The searching process is continued with gradually decreasing similarity values until all OTUs fuse into the cluster. There may be ultimately more than one cluster in the group under study. Such clusters of OTUs having a high degree of similarity are known as phenons in numerical taxonomy. The procedure for determination of phenons in a group is commonly known as cluster analysis.
In the same way similarity values of other OUT’s were calculated:
The results of cluster analysis are usually represented in the form of a tree-like diagram, called a dendrogram. Generally, the dendrogram is drawn horizontally and vertical lines drawn from left to right across it indicate increasing similarity percent. The branches of the tree are joined at different levels of similarity values.

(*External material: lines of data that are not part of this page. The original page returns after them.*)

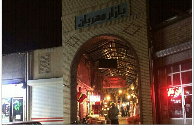 بازار قدیمی مهربان
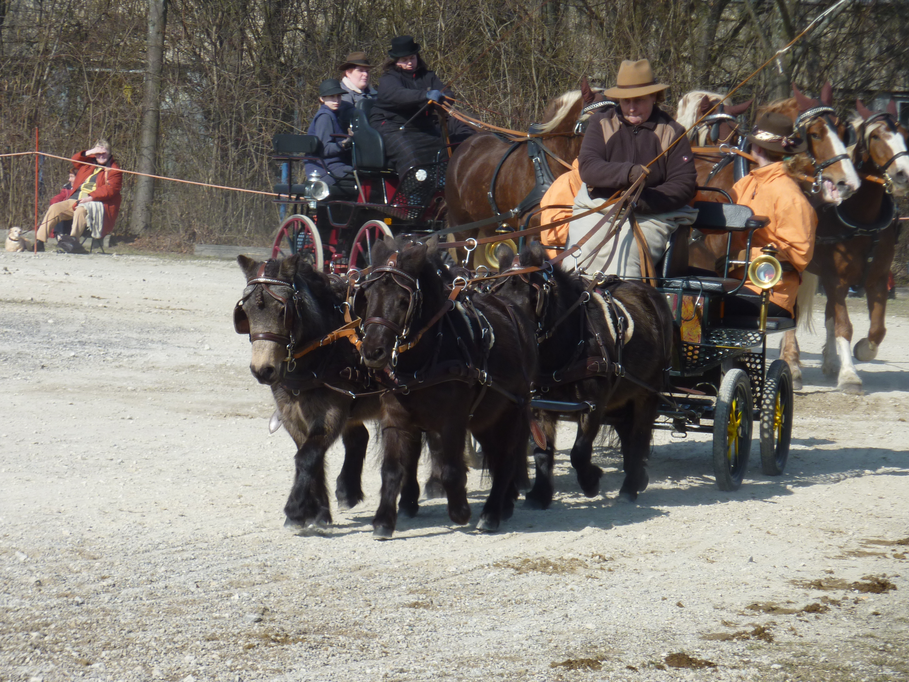 Bernhausener Pferdemarkt
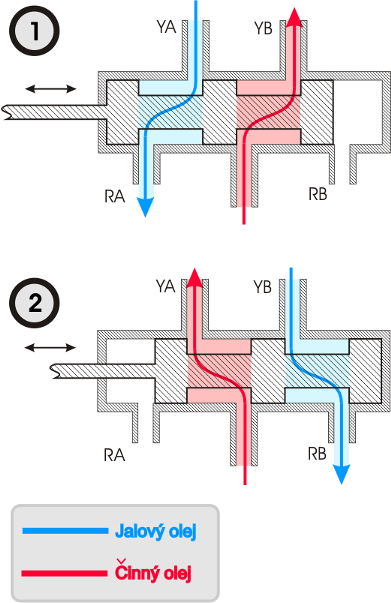 Hydraulik - cinnost y-ventilu
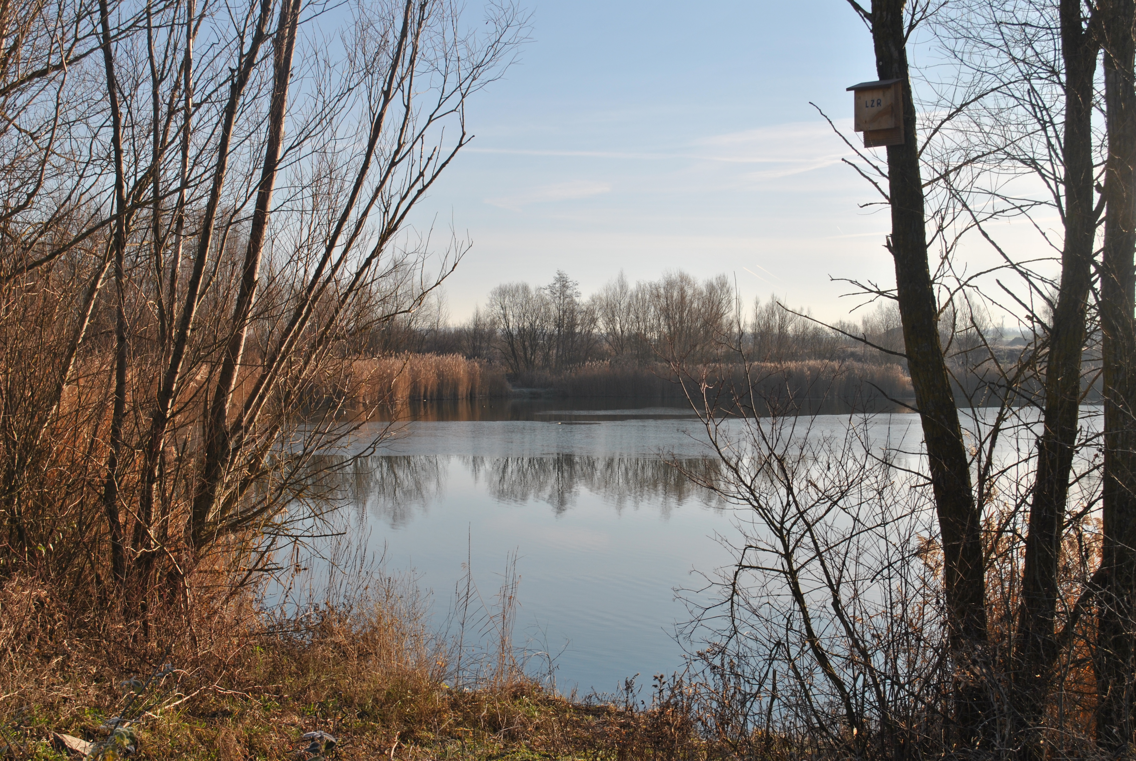 Baggersee bei Schwarzach am Main-Hörblach, Teil des Hörblacher Seengebietes
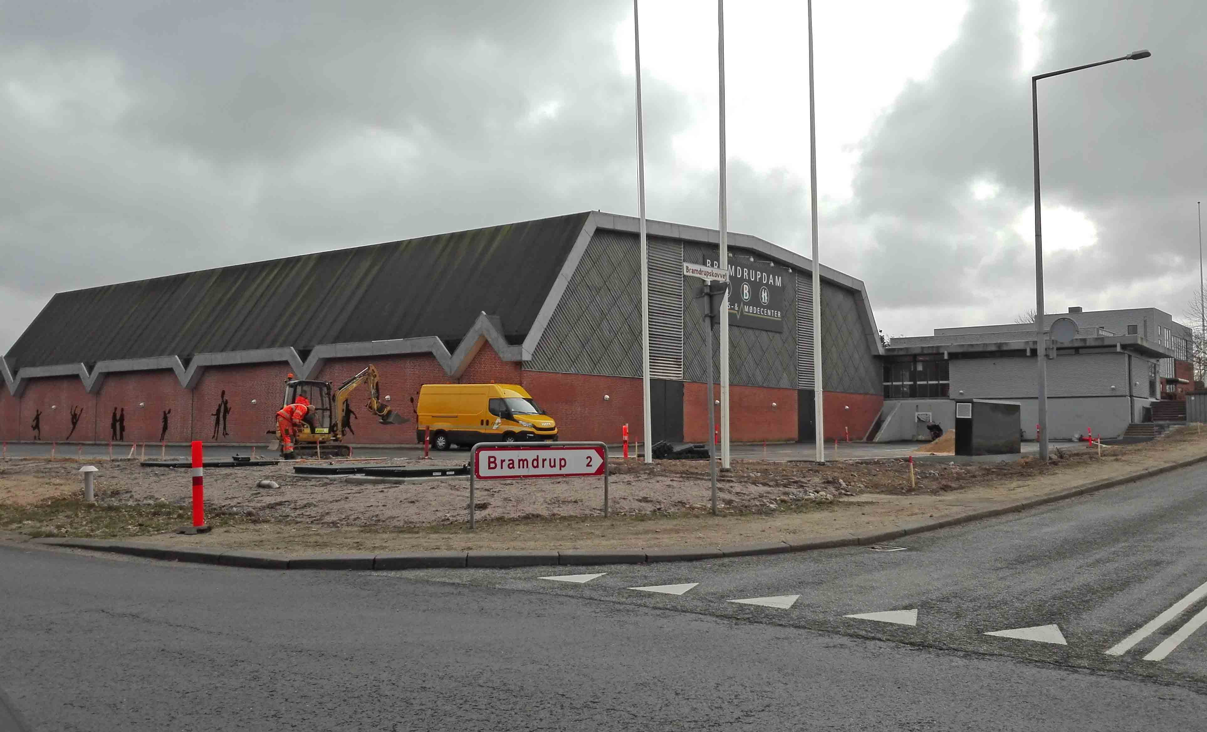 Bramdrupdam Sports- og Mødecenter
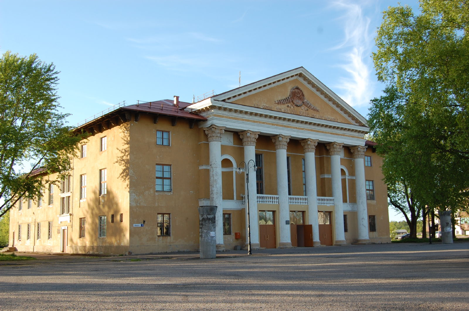 клуб Сомпа
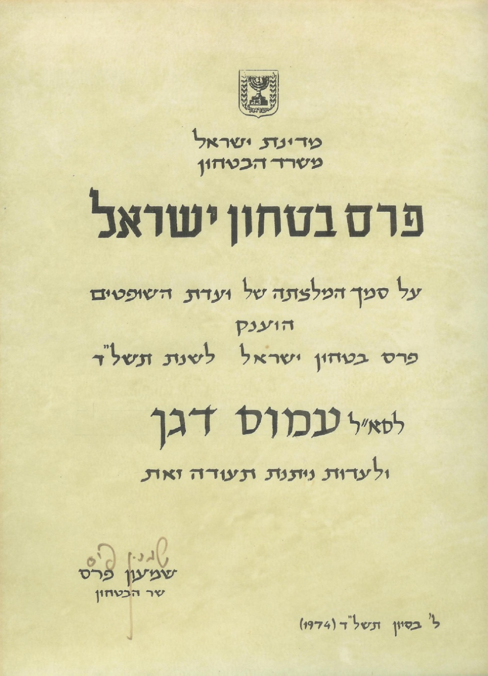 תעודה פרס ביטחון ישראל עמוס דגן
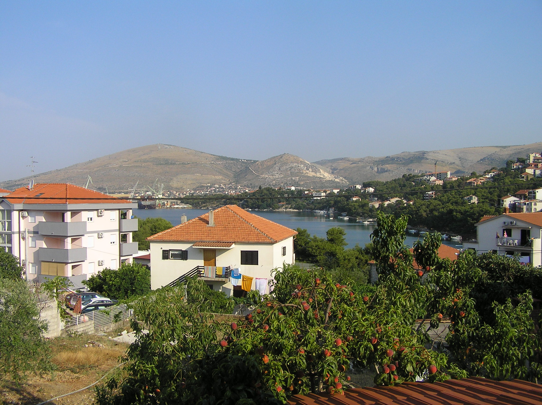 Okrug Gornji, Čiovo island
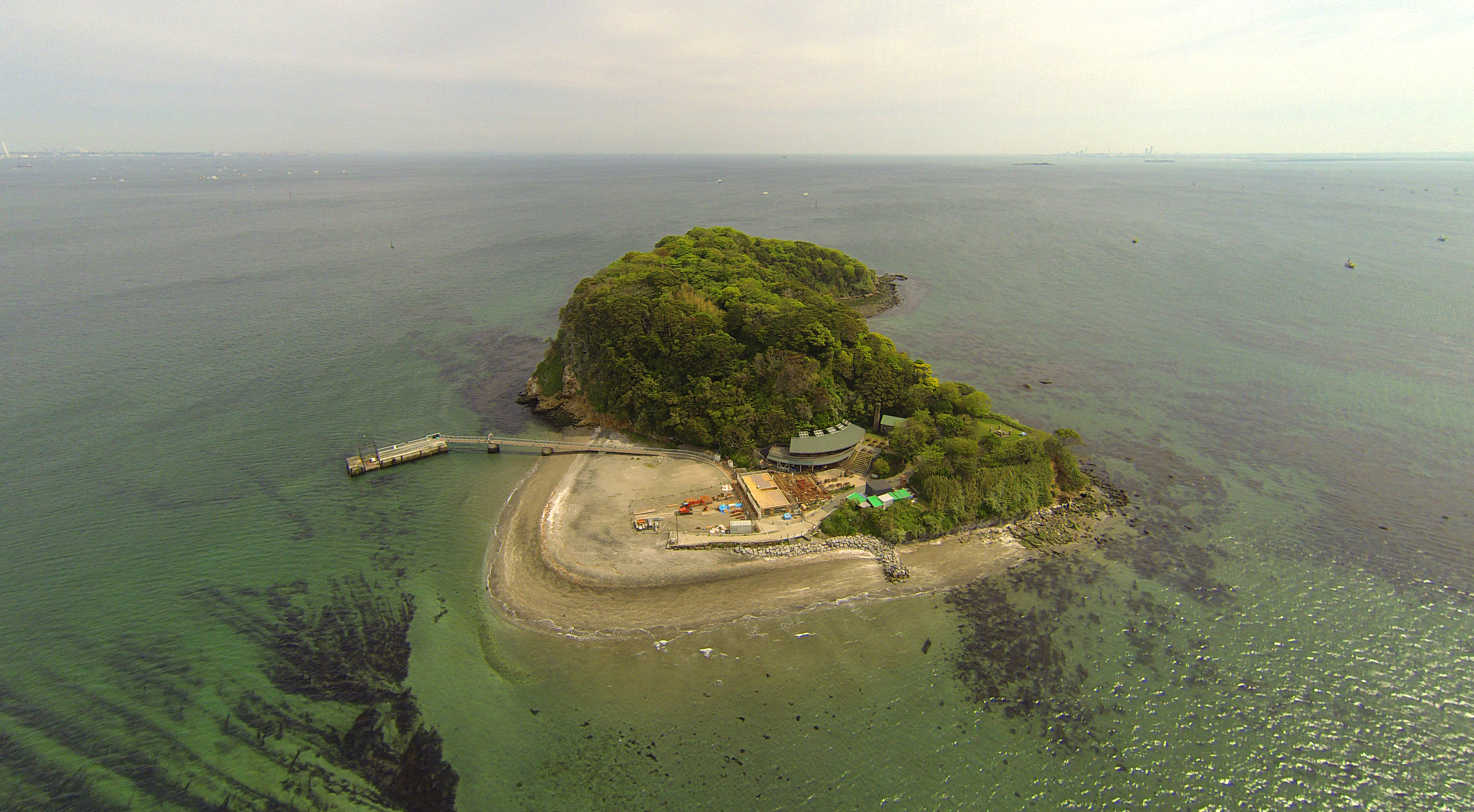 横須賀市の猿島上空からの画像

Ultimately,- all the branches join to form the stem of the dendrogram.
A dendrogram representing the phenetic relations of the ten hypothetical OTUs is shown in Fig. 3.7. The similarity level at which a cluster or phenon can be treated as a genus or species in terms of traditional taxonomy is a matter of subjective consideration. However, generally OTUs having about 80% similarity are taken as members of the same species.
In the above example, except OTUs t3 and t10, the others have 80% or higher similarity and, therefore, they belong to the same species of conventional taxonomy. The OTUs t3 and t10 have similarity at 70% level between them. Therefore, these two OTUs do not belong to the same species.